Me acuerdo como si fuera hoy el diálogo que mantuvimos en la esquina de avenida Colón y Angel Brunel, un mediodía fresco y con una ventolina que acariciaba los papeles que iban y venían entre la calle y la vereda después de haber sido testigos de otra presentación de Olimpo en el mundo de Primera división de AFA.
El había pasado a buscar algunas pertenencias por el vestuario principal del estadio Roberto Carminatti y antes de subir al auto me dijo “Estoy muerto en vida”.
Fue un 9 de julio de 2004 y se cumplen 22 años de la forzada despedida de Jorge Antonio Vivaldo de Olimpo, quien en dos temporadas se convirtió en uno de los arqueros más emblemáticos del aurinegro en sus primeras incursiones en la elite del fútbol argentino.
El “Flaco” debutó en el arco del representante bahiense en la cuarta fecha del Apertura 2002, fue el artífice de la permanencia al cabo del Clausura 2003 y tuvo, según lo que siempre contó él y también su esposa Fabiana, el mejor momento de su carrera en el campeonato 2003-2004, donde Olimpo se salvó “raspando” de la Promoción y el descenso. De 20 equipos, terminó con el 16° promedio.

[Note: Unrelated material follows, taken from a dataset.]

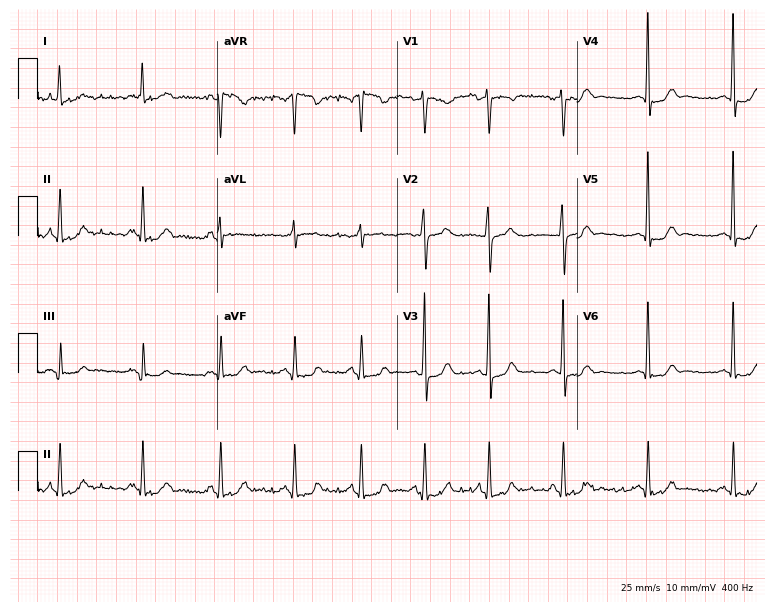
Resting 12-lead electrocardiogram. Patient: a woman, 32 years old. None of these six findings is recorded: first-degree AV block, right bundle branch block (RBBB), left bundle branch block (LBBB), sinus bradycardia, atrial fibrillation (AF), sinus tachycardia. Only these six findings were labelled.

Después de una campaña épica para un incipiente conjunto olimpiense en el universo de los mejores, Vivaldo, que para ese entonces había cumplido los 37, le manifestaba al por entonces presidente del club del centro bahiense, Jorge Ledo, “que se quería quedar en Olimpo” y que tenía la intención de comprar la casa que alquilaba para quedarse a vivir, “con su familia y para siempre, en nuestra ciudad”.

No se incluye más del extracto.